Your instructions - Extract every line of the material that holds the string "Category".

Working data -
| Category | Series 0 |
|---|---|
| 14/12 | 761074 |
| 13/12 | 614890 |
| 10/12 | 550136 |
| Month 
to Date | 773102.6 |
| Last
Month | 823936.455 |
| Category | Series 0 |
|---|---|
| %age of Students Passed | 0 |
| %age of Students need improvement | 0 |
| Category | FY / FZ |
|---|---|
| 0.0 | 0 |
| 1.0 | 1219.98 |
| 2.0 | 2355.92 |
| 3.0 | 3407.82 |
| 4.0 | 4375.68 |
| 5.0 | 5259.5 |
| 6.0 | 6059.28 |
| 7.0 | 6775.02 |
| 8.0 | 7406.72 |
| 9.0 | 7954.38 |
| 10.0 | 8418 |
...
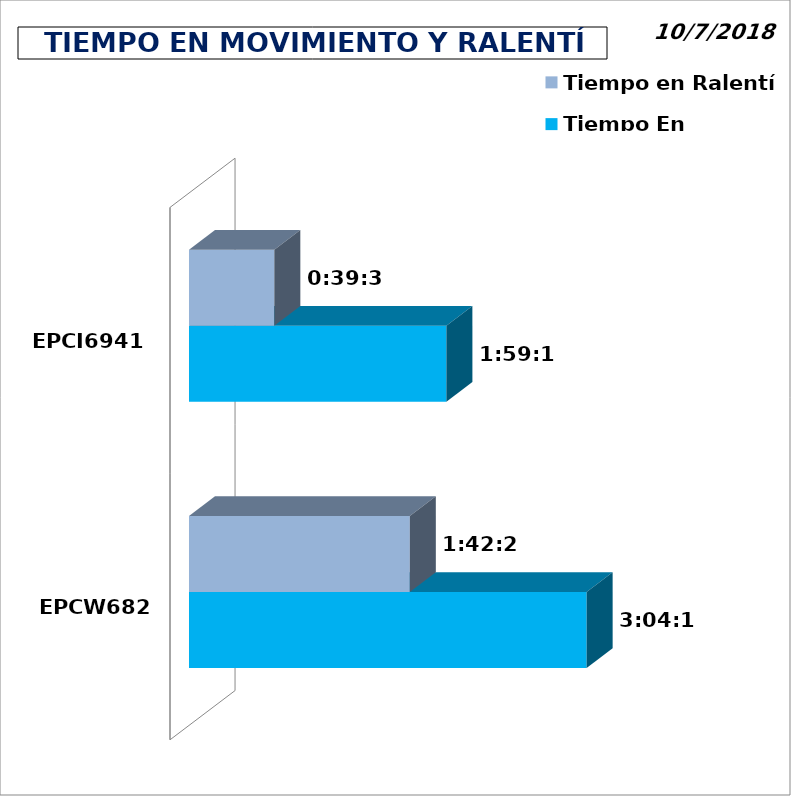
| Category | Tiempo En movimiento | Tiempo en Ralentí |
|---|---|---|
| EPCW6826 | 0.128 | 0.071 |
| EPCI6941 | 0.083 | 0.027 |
* * *
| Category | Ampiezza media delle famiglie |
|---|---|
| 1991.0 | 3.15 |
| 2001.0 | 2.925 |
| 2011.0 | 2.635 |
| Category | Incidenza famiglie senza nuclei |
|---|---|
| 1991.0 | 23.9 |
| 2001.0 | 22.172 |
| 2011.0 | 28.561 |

Exercise answer -
| Category | Series 0 |
| Category | Series 0 |
| Category | FY / FZ |
| Category | Tiempo En movimiento | Tiempo en Ralentí |
| Category | Ampiezza media delle famiglie |
| Category | Incidenza famiglie senza nuclei |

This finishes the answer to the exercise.